Authorization Process and Credit:

 

Upon review and acceptance of Customer’s return information, Merit will provide the Customer a return goods authorization (RGA) number and return instructions. Returned products must be accompanied by the original order, invoice and packing slip and must include the RGA number on the outside of the box. Upon receipt of the products in good order, Merit may approve the return and credit the Customer’s account subject to a 20% restocking fee. Merit shall provide the Customer with a return freight account code for defective products or products that were shipped due to Merit’s processing error. Non-defective products must be returned within 90 days from invoice date of original shipment. Returns due to product defect, or Merit’s processing error shall not be subject to a restocking fee.

 

Cancellation of purchase Orders:

 

Purchase orders may be cancelled for non-custom products within the same business day, provided that the order has not yet been processed. Purchase orders are non-cancellable for custom products and custom volumes once production of the custom product order has been started.

 

Freight for Returned Products:

 

All products returned to Merit should be packaged to prevent damage in shipping and insured against damage or loss. Merit assumes no liability for damage to products shipped to Merit. The Customer is responsible for all freight charges and product damage incurred during shipment to and from Merit, except for products shipped due to Merit’s processing error or defective products.

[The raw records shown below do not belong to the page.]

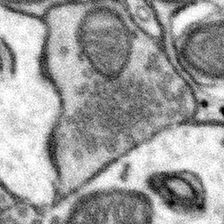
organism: Mouse
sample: Somatosensory cortex neuropil
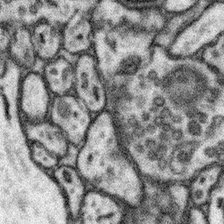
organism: Mouse
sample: Somatosensory cortex neuropil
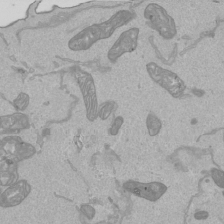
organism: Human
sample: Mitochondria in HCT116 cells
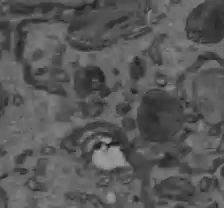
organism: C57BL Mouse
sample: Liver
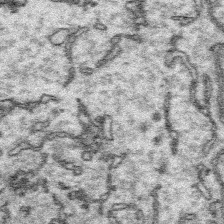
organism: Platynereis dumerilii
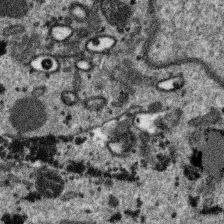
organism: Human
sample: Lung epithelial cells infected with SARS-CoV-2
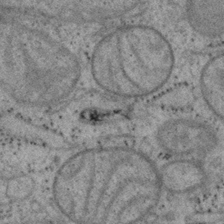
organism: Human
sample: HeLa cells
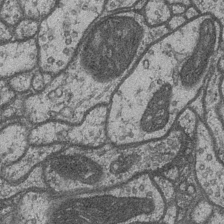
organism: Drosophila
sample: Optic medulla
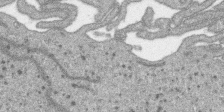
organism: Human
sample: Lung epithelial cells infected with SARS-CoV-2
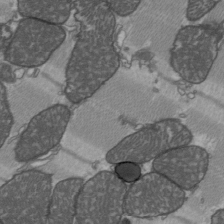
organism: C57BL Mouse
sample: Heart
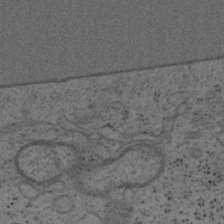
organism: Human
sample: HeLa cells
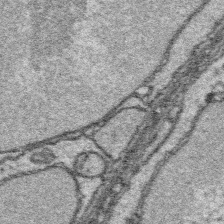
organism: Platynereis dumerilii
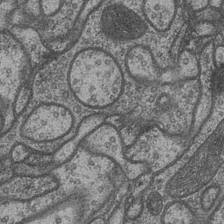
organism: Drosophila
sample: Optic medulla
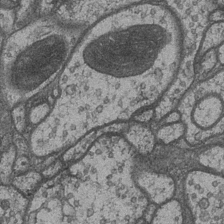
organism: Drosophila
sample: Optic medulla
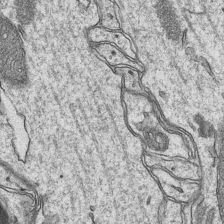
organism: Mouse
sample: CA1 Hippocampus
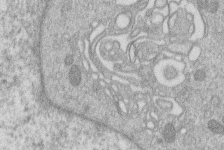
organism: Human
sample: Macrophage cells
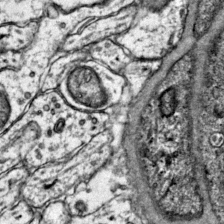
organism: Mouse
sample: Primary visual cortex
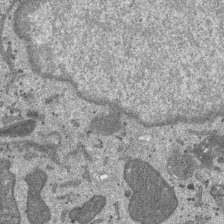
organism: Human
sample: Lung epithelial cells infected with SARS-CoV-2
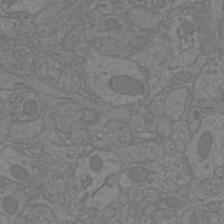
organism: Mouse
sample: Cortical neurons
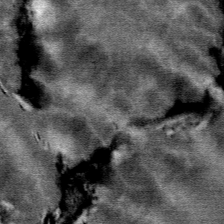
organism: Mouse
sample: Mouse Salivary gland
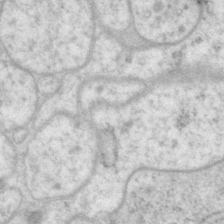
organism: P. pacificus
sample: Pharynx
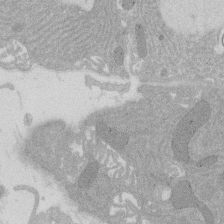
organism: Rat
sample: Salivary granule
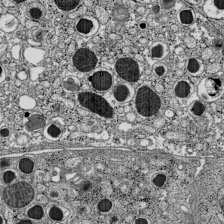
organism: C57BL Mouse
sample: Pancreatic islet
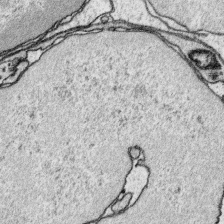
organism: Platynereis dumerilii
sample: Parapodia
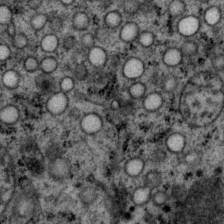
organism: P. pacificus
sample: Pharynx
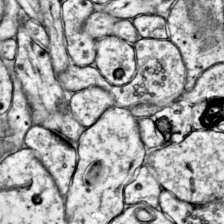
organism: Mouse
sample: Primary visual cortex
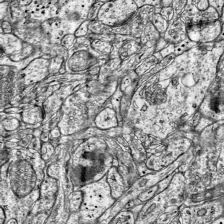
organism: Mouse
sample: Visual Cortex
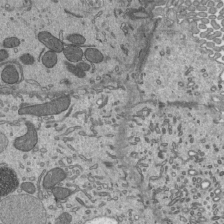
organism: Mouse
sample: Mouse epididymis efferent ductule cilia
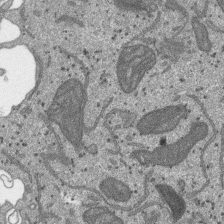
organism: Human
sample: Lung epithelial cells infected with SARS-CoV-2
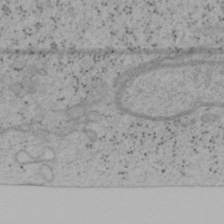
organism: Human
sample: HeLa cells
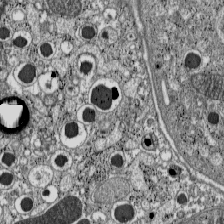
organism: C57BL Mouse
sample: Pancreatic islet
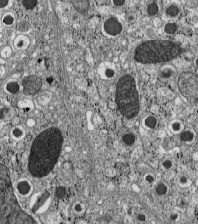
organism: C57BL Mouse
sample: Pancreatic islet
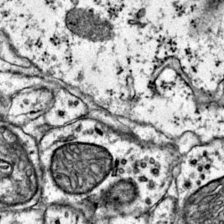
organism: Mouse
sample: Primary visual cortex
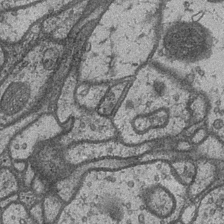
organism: Drosophila
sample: Optic medulla
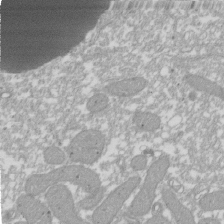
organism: Xenopus
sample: Cilia; centrioles in frog embryo cells
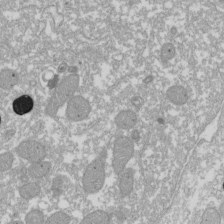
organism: Xenopus
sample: Cilia; centrioles in frog embryo cells
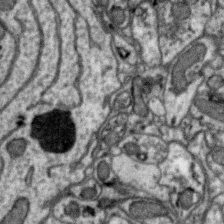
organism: Zebra finch
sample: Brain
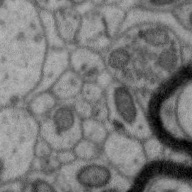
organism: Zebra finch
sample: Brain
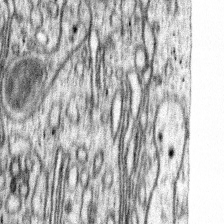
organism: Human
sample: HeLa cells
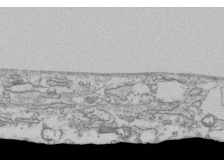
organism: Human
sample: Fibroblast cells
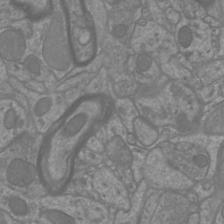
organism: Mouse
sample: Cortical neurons
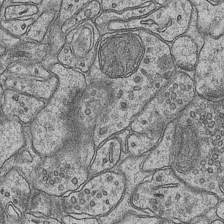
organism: Mouse
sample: CA1 Hippocampus
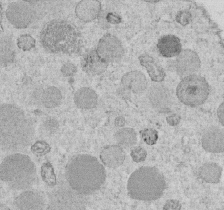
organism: C. elegans
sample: C. elegans embryo early stage
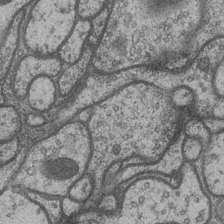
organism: Drosophila
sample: Optic medulla
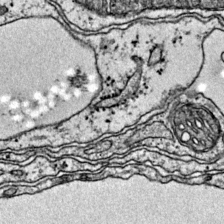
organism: Mouse
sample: Primary visual cortex
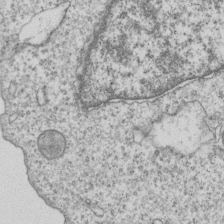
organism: Human
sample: MDA-MB-231 cells
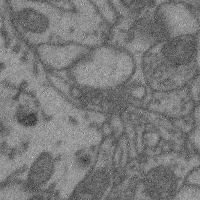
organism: Mouse
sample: Cerebral cortex
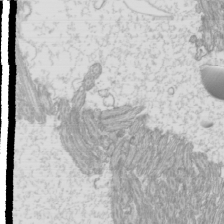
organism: Mouse
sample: Cilia; mouse epididymis
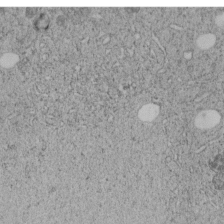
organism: C. elegans
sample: C. elegans embryo early stage
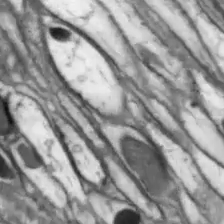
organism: Drosophila
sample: Optic lobe
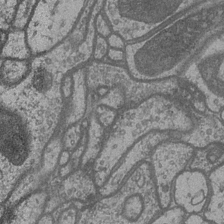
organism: Drosophila
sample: Optic medulla
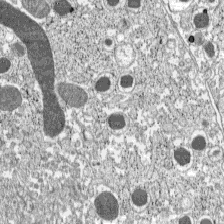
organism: C57BL Mouse
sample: Pancreatic islet
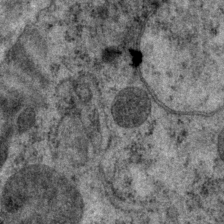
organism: P. pacificus
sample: Pharynx
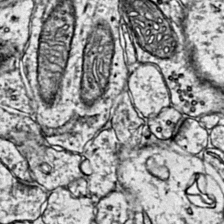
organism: Mouse
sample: Primary visual cortex
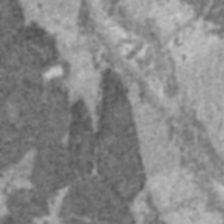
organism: C57BL Mouse
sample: Heart
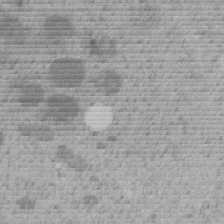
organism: C. elegans
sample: C. elegans embryo early stage
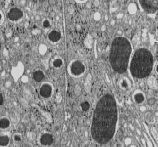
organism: C57BL Mouse
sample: Pancreatic islet
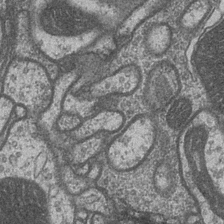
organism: Drosophila
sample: Optic medulla
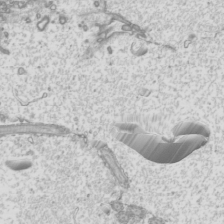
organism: Mouse
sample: Cilia; mouse epididymis
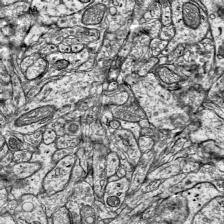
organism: Mouse
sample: Visual Cortex
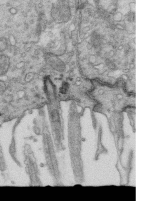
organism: Mouse
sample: Multiciliated cells
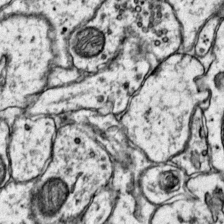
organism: Mouse
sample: Primary visual cortex
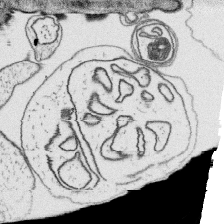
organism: Platynereis dumerilii
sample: Parapodia
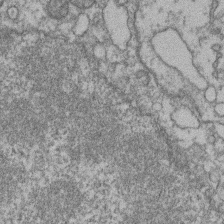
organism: Mouse
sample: T cell stromal cell synapse
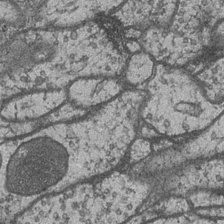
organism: Drosophila
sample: Optic medulla
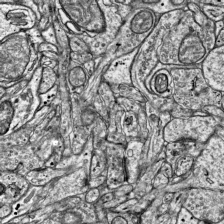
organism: Mouse
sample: Visual Cortex
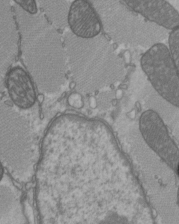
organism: C57BL Mouse
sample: Heart
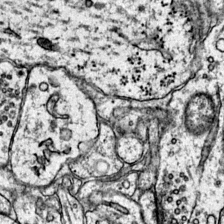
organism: Mouse
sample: Primary visual cortex
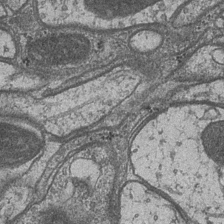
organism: Drosophila
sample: Optic medulla
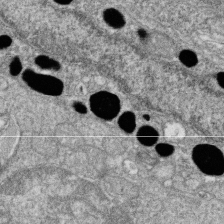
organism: Zebrafish
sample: Cilia; retinal pigment epithelium
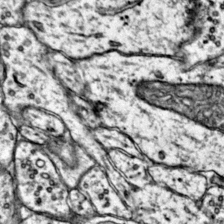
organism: Mouse
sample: Primary visual cortex
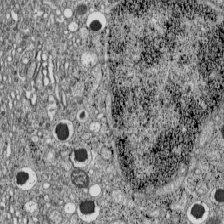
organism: C57BL Mouse
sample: Pancreatic islet
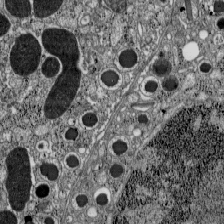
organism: C57BL Mouse
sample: Pancreatic islet
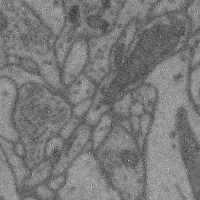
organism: Mouse
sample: Cerebral cortex
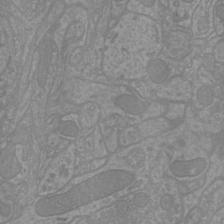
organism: Mouse
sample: Cortical neurons
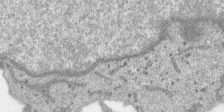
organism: Human
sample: Lung epithelial cells infected with SARS-CoV-2
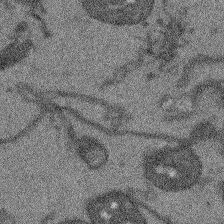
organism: Arabidopsis thaliana
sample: Root tip
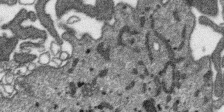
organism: Human
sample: Lung epithelial cells infected with SARS-CoV-2
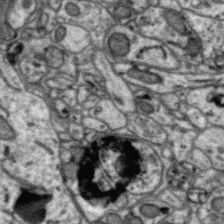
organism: Zebra finch
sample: Brain
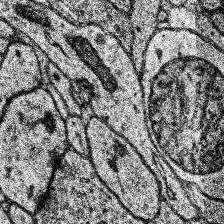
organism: Human
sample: Temporal Lobe
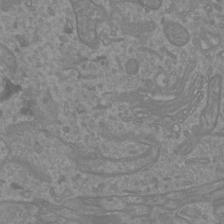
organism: Mouse
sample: Cortical neurons

Products without Merit authorization will be refused.

 

Contact Information:

 

To request return authorization for OEM products purchased in the United States, please contact the OEM Customer Service Department at ###-###-#### with return information including: catalog number, lot number, invoice number, invoice date, purchase order number and the reason for return. Additional information may be required.

 

This Product Return Policy is subject to change by Merit without notice.